O nome do texto abaixo é a "Sombra de Príamo". Escrevi pensando no drama pessoal de um homem público, o político Sílvio Costa, que, diante das acusações de improbidade que recaíram sobre seu filho, foi a uma rádio e disparou verborragicamente contra tudo e contra todos, em uma clara atitude antipolítica, mas perfeitamente compreensível sob o signo da paternidade.
O que fará um pai pelo filho? Não pude responder esta questão ao longo de trinta e dois anos da minha vida. Apesar de ter em minha imaginação até então a amplitude do se doar para a descendência, logicamente não sentia na carne a possibilidade da anulação completa em nome de quem mais se ama. A maior prova de amor imposta pela divindade a um homem, nos relatos religiosos da tradição judaico-cristã, foi o sacrifício daquele que procede: o filho. E o mesmo filho seria sacrificado, posteriormente, pela divindade, fechando o ciclo do amor infinito.
Para além da metafísica, só hoje acho que posso compreender o momento mais doloroso da Ilíada, quando Príamo vai a Aquiles reclamar o cadáver de Heitor que dorme insepulto, por capricho do vencedor da batalha. É no momento em que Príamo se ajoelha perante Aquiles, e beija sua mão, que se dá toda a anulação do pai por amor ao filho. No texto traduzido, o canto de Homero ficou assim: “Por teu bom pai de um velho te apiedes/ Mais infeliz do que ele, estou fazendo/ o que nunca mortal fez sobre a terra/Esta mão beijo que matou meus filhos”.
Com um beijo o rei deixa de existir para reclamar não o seu corpo morto, mas o de seu filho, porque ao passar pela morte de sua descendência não existirá coroa ou trono capaz de deixar o rei satisfeito. A Ilíada trata da cólera de Aquiles. Mas é a cólera disfarçada de submissão de Príamo que vence o orgulho do guerreiro. Cólera que o leva, desarmado, a adentrar na tenda do inimigo para mostrar a sua dor. E quem poderia julgar a atitude de Príamo? Quem tem a paternidade no peito sabe da cólera dormente que nos levaria a nossa própria anulação por amor ao nosso filho.

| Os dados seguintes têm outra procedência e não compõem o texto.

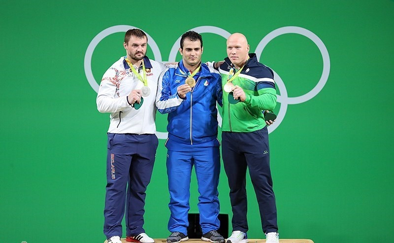 وزنه‌برداری در بازی‌های المپیک تابستانی ۲۰۱۶ – ۹۴ کیلوگرم مردان
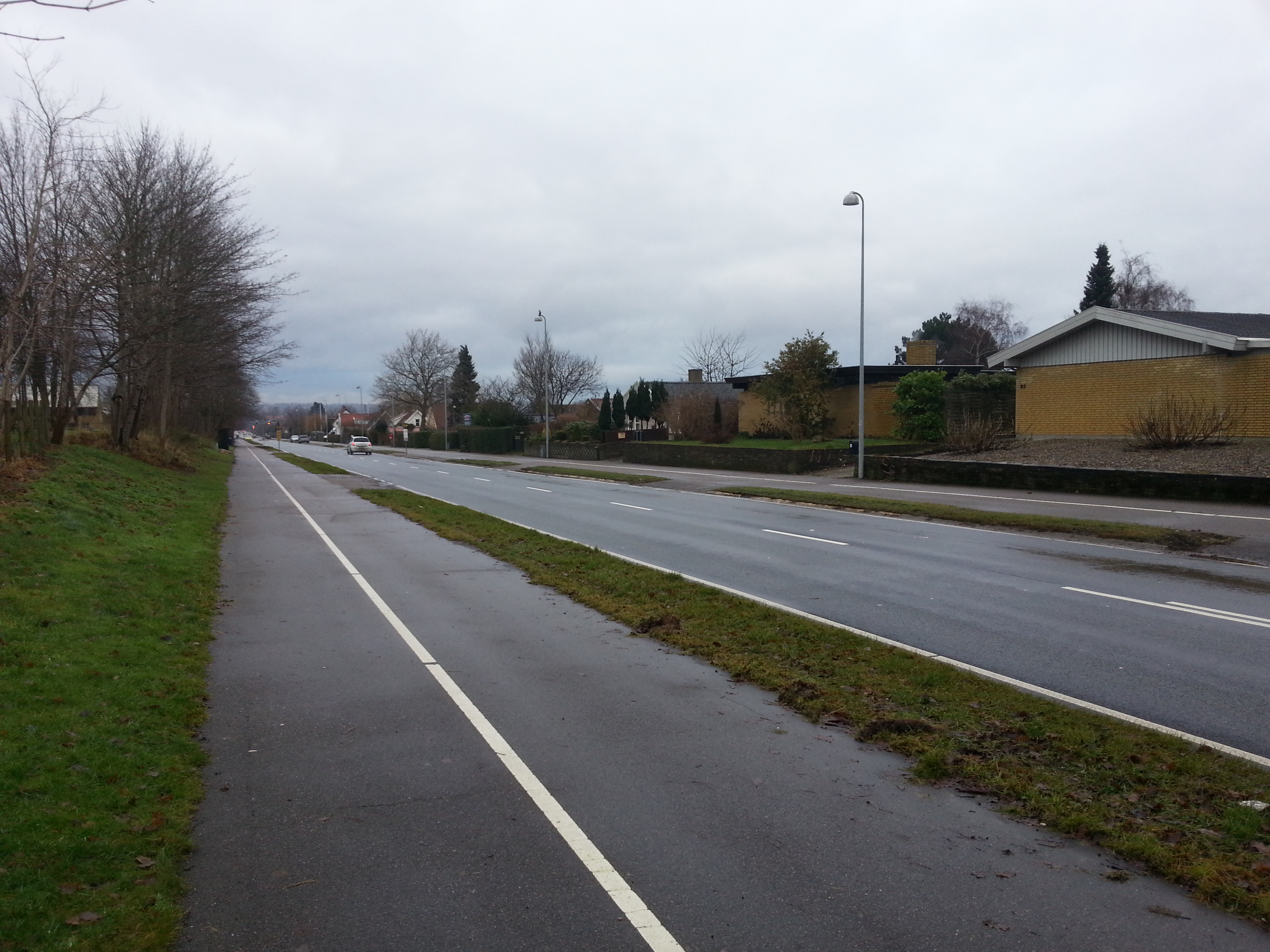 Hovvej i Espergærde. Sydlige ende.

Por ele invadiríamos as rádios, romperíamos alianças, lançaríamos as lanças sobre quem estivesse na frente; beijaríamos a mão do assassino. Faríamos o sacrifício imenso do corpo físico ou do corpo político para resgatar o filho que dorme, justa ou injustamente, insepulto no coração do pai que tudo agüenta, tudo suporta. A despeito de toda política que envolveu a cólera do deputado Sílvio Costa, ao ver seu filho alvo de acusações envolvendo a Secretaria de Turismo do Estado, havia ali, no momento do seu desespero perante a imensa platéia que lhe ouvia, a sombra trágica de Príamo tentando resgatar o corpo filial enterrado por palavras. Só hoje, ao olhar o sono tranqüilo da minha filha, posso entender o beijo resignado do rei Príamo e a cólera paterna do político Sílvio Costa.